Within 6 months: Mature from visibility into governance. Complete a full AI tool inventory with data classification and risk scoring. Establish enforcement policies that contain or block unsanctioned agentic tools at the endpoint, interaction, and network layers. Build board-ready reporting metrics that track AI-related risk posture over time. The organizations that move fastest here won’t be starting from scratch, they’ll be the ones that invested in visibility early enough to know what they’re governing.

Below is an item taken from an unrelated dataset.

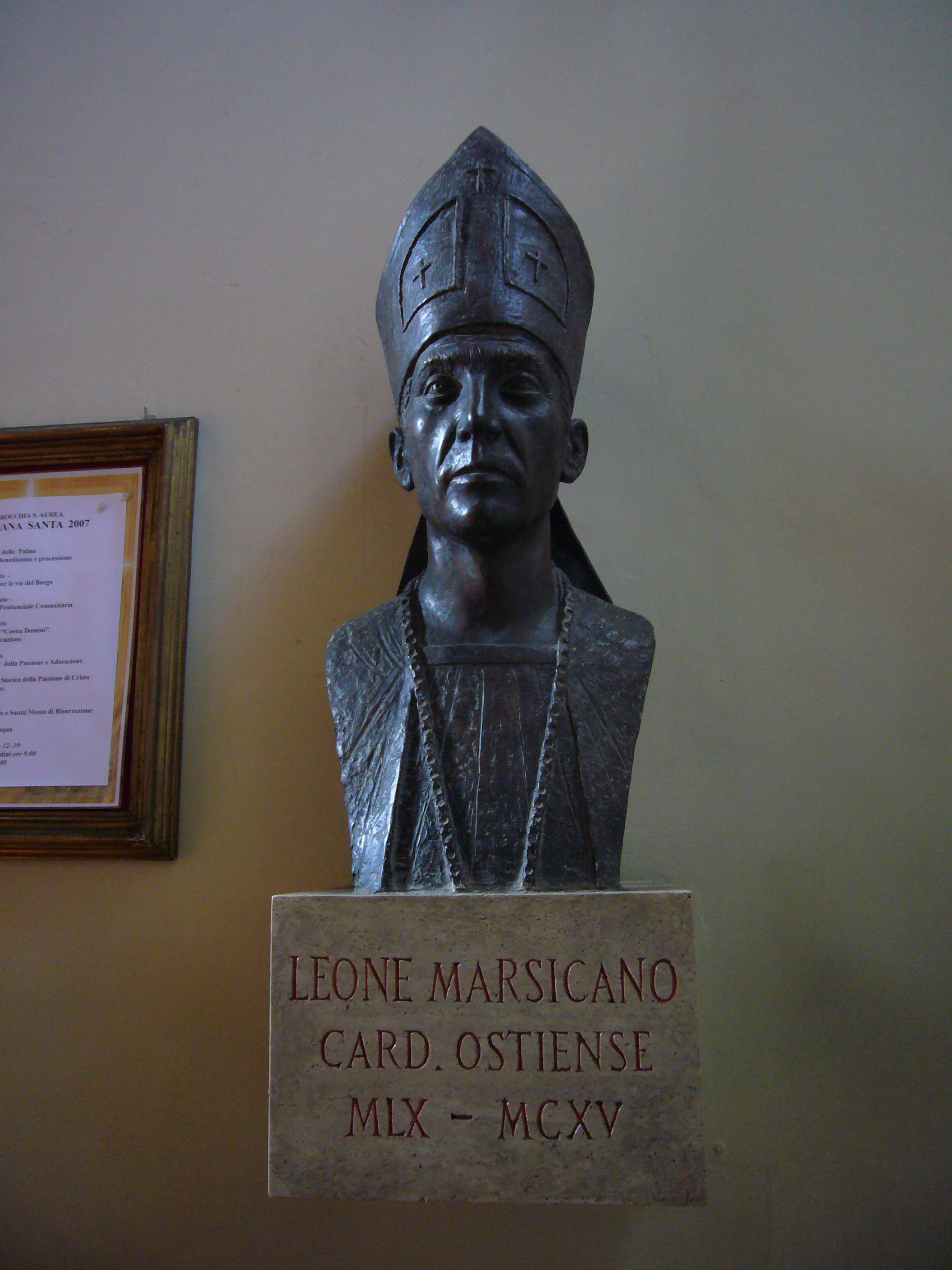 Roma, Ostia Antica: busto di Leone Marsicano, vescovo di Ostia (1101-1115)
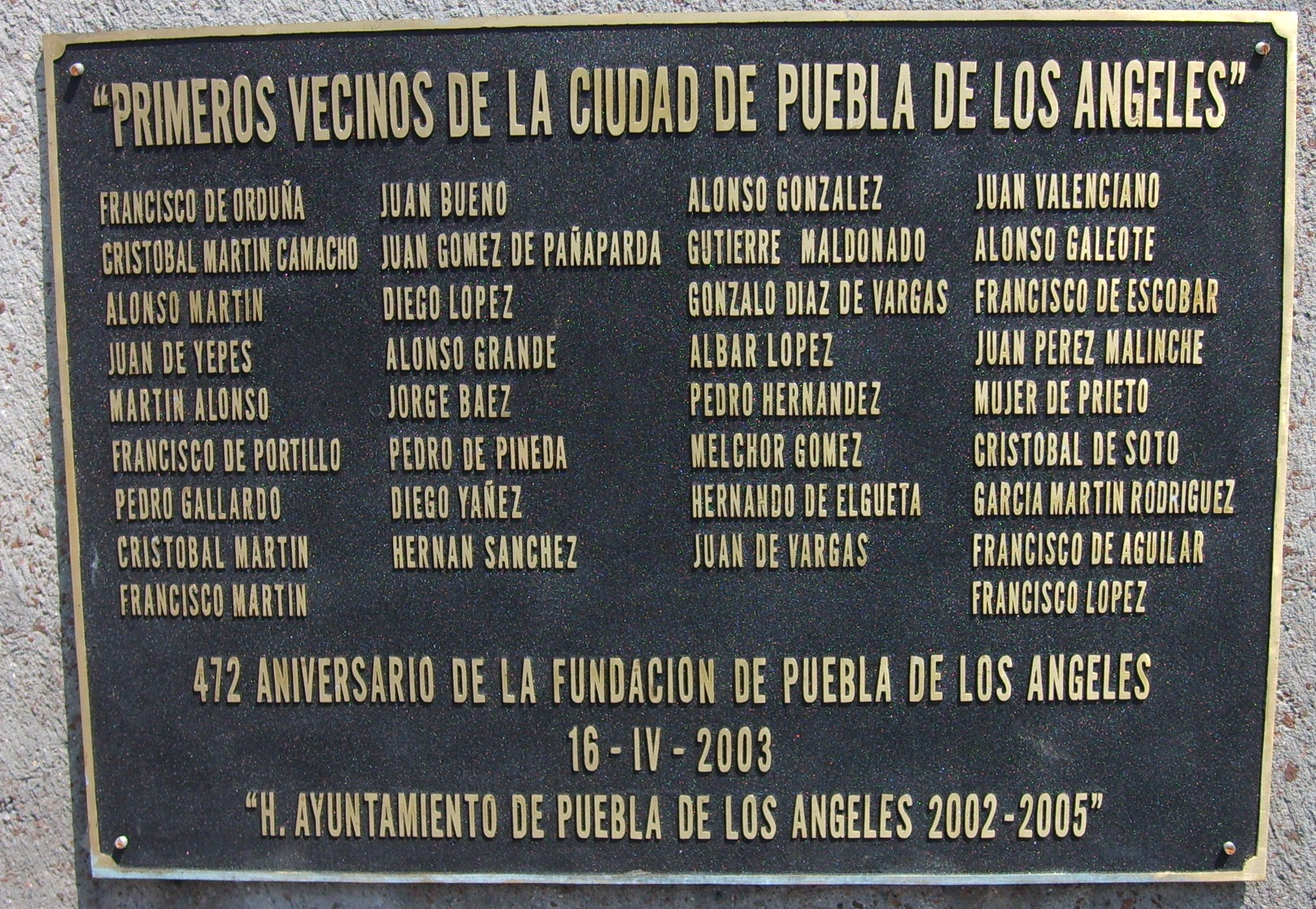 Placa para conmemorar los primeros vecinos de Puebla

Conclusion: From Visibility to Confidence
Securing LLMs and AI is not a future challenge, it’s a present imperative. SentinelOne’s Singularity Platform, now significantly enhanced by the capabilities of Prompt Security, provides end-to-end protection that spans cloud infrastructure, workload runtime, AI interaction governance, and automated response.
But the threat landscape is no longer just about chatbots and data leakage. The rapid adoption of agentic AI assistants like OpenClaw demonstrates that AI tools are evolving from passive information retrieval into autonomous agents that execute code, access secrets, and operate with real privileges on real systems. This shift demands a corresponding shift in security posture — from monitoring what employees type into a browser to governing what autonomous processes do on your endpoints.
SentinelOne’s three-layer coverage model addresses this directly. EDR/XDR telemetry provides behavioral detection at the endpoint. Prompt Security governs the interaction layer where sensitive data meets AI. And ClawSec hardens the agent runtime itself. Together, these layers give security teams the ability to discover, govern, and contain agentic AI tools without blocking the productivity gains they deliver.
The gap between organizations that believe they have AI governance and those that actually do is exactly where breaches happen. Organizations that close that gap won’t be those that adopted AI fastest or blocked it longest, they’ll be the ones that built the visibility, controls, and response capabilities to adopt it safely.
Security isn’t the department that says no to AI. It’s the function that makes AI possible at enterprise scale.